In the face of conflict, tend to your own heart first. Make yourself nothing, and make Christ everything


2. Pinpoint the heart of the conflict. 

When we pinpoint the heart of the conflict, we quickly learn how incapable we are at fixing relational problems. Because at the heart of all conflict resides pride, and there is nothing within us that has power to humble a heart and make it teachable. 

"Where there is strife, there is pride, but wisdom is found in those who take advice." Prov 13:10

The identification of pride is something I take seriously in my counseling. Anybody who spends time with me knows that. I don't pull any punches when I see it, because I know the ability to work through relational dysfunction is directly related to the willingness and capacity to look pride squarely in the face without defense.

Gaining sight of pride is a work of grace, a work of grace that we don't have the power to produce. If we fail to remember that, we'll find ourselves being pulled into the drama of dysfunction in our diehard determination to make the blind see. That's never a pretty scene, because the defense of the proud is to turn the tables and claim that the one offering them sight is the producer of the drama. In that scenario, humility takes a beating that often sends both parties into a vicious cycle of conflict that is difficult to resolve. 

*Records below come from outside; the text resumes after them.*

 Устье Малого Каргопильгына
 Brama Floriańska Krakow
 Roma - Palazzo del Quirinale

When we identify the heart of the conflict, whether it's revealing itself as prideful power or prideful protection, we need to let it be a reminder to us that we can't fix the problem. We can't drag somebody off the stage and force them to the table of honest communication. Apart from a work of grace, all the pleading and preaching in the world won't humble and convict their heart. We can do nothing more than invite them to the table. When we forget that's all we can do, we end up beating them over the head with the invitation they refuse. And like a perfectly executed stage cue, we step right into the drama.  

Identifying the heart of conflict is especially important when dealing with family, because it's easy to pick up the offense of our loved ones. Though I haven't always appreciated it at the moment (like REALLY not appreciated it), I'm so thankful for a husband who has never been willing to do that with me. Even when I've become outrageously incensed that he is refusing to get on stage and stand by his woman against the person who is so obviously doing me wrong, he has remained at the table of humility, calmly inviting me to join him and patiently waiting for me to agree. The stage isn't just for drama queens. It's also for those who abandon the heart of the humble in order to bear the offense of the proud. 

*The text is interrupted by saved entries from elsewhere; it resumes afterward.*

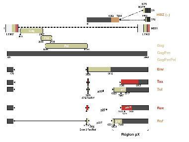 RegionpX
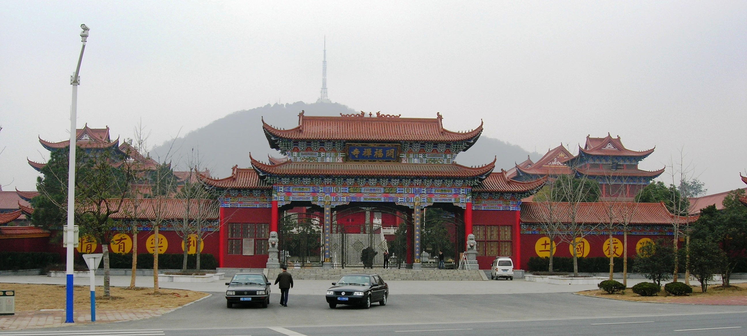 合肥市大蜀山麓-开福寺
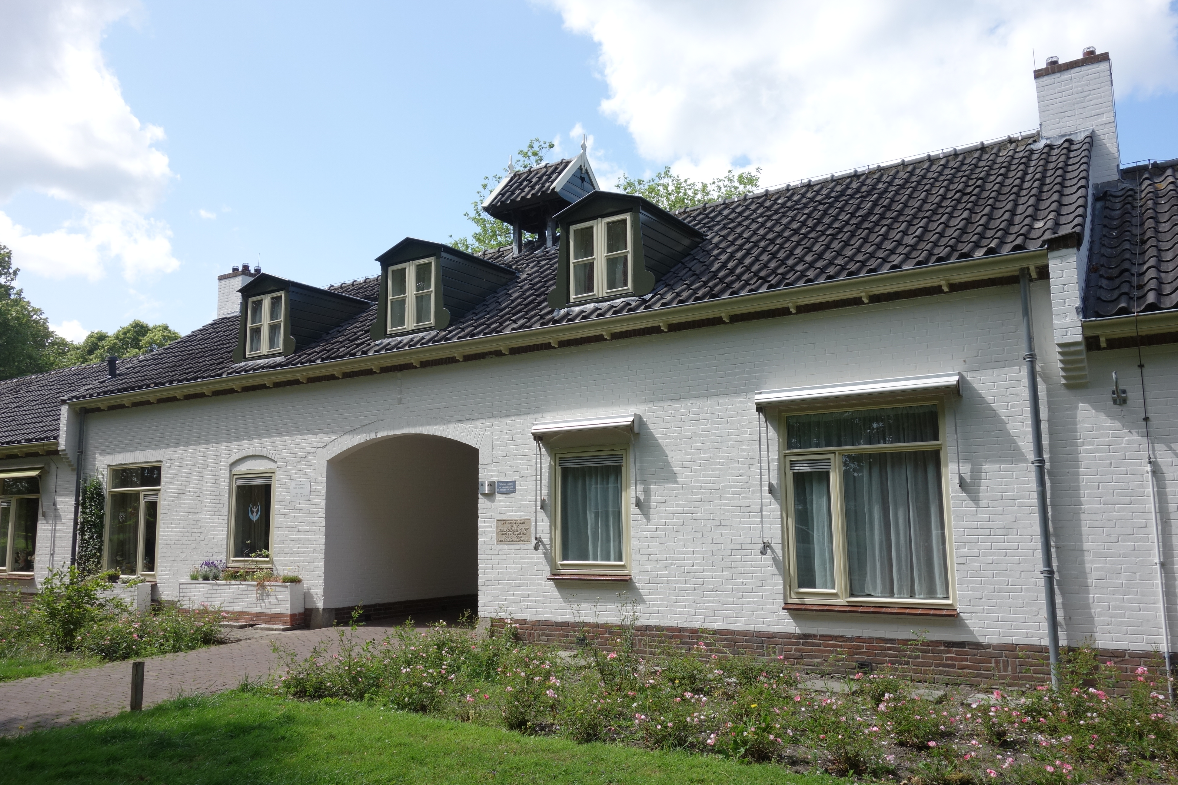 Hoofdentree van het Truydemanhof. Boven de poort is een dakruiter geplaatst waarin één klok.
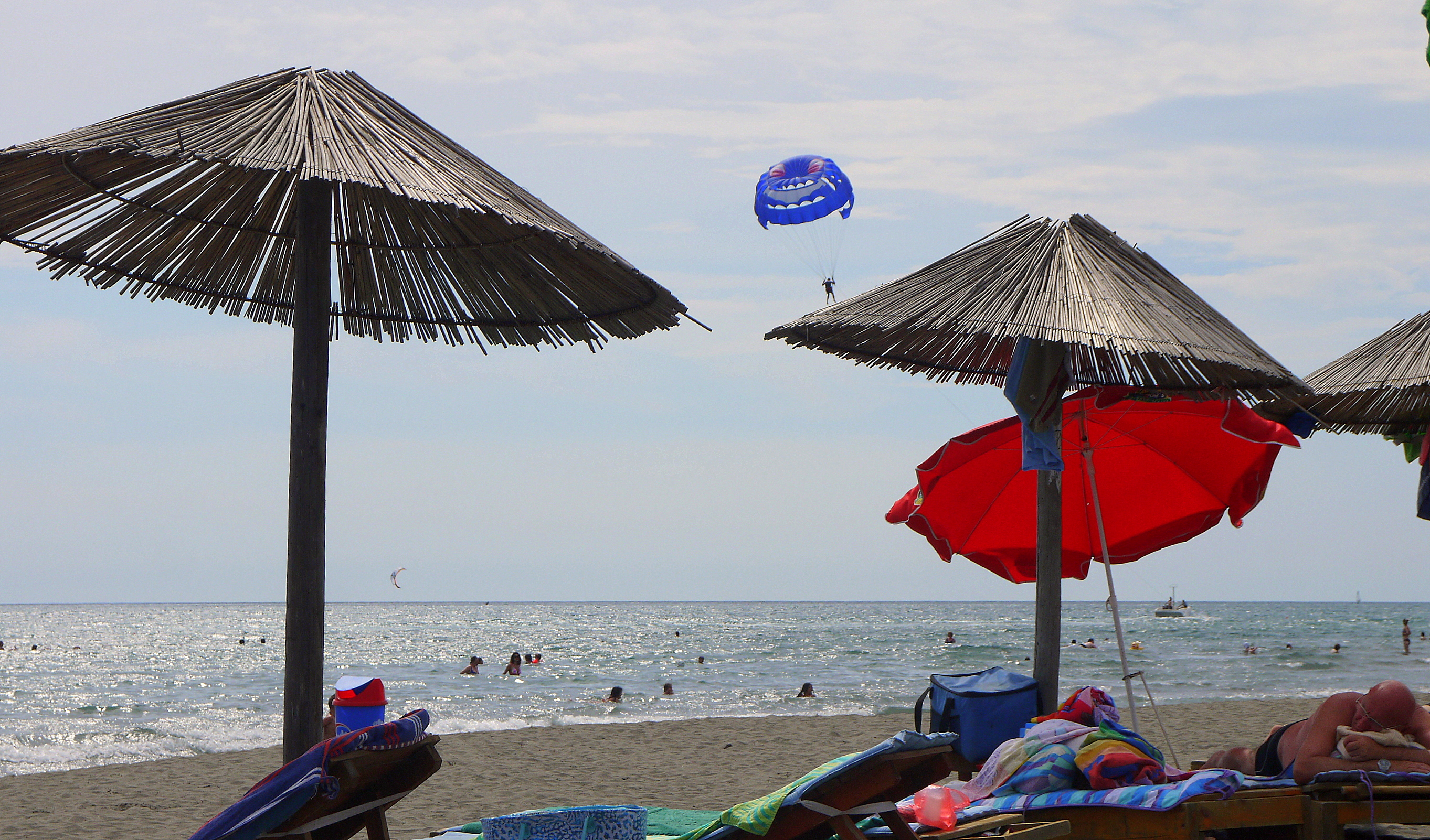 Ulcinj - Imperial Beach
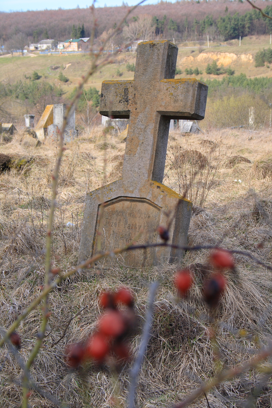 Микулинці

3. Pray for the heart of the proud. 

Something that has helped me immensely in maintaining a heart of prayer for others is meditating on the fact that it's vital to having the mind of Christ. The Word tells us that He LIVES to make intercession for us. It's His passion and His delight. 

"This makes Jesus the guarantor of a better covenant. The former priests were many in number, because they were prevented by death from continuing in office, but he holds his priesthood permanently, because he continues forever. Consequently, he is able to save to the uttermost those who draw near to God through him, since he always lives to make intercession for them." Heb 7:22-25

I want to love others enough to be willing to intercede on their behalf. I want to go to the throne of grace, trusting God to do His work of grace in His time and in His way. I know He has power to change hearts, because I know how much He keeps changing mine. I want to pray for the heart of the proud, and I know that includes prayer for me. 

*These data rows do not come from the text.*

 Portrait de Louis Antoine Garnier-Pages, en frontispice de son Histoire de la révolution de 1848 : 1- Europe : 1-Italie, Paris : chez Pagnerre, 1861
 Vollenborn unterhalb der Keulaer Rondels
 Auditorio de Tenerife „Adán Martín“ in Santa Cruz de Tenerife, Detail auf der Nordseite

Let's be too busy this Christmas living for God's glory and the reconciliation of souls to Him to waste energy on any petty preserving of power or protection. In the face of inevitable conflict, let's reside at the table of communication as a learner and a lover with nothing to defend and nothing to hide. Let's reside there in joyful confidence, praising God for the grace that has given us everthing in His Beloved Son. 

Christmas cheer may be drained from the cup, but it never runs dry in the heart of those who are found in Christ. A toast. To love, joy, and peace!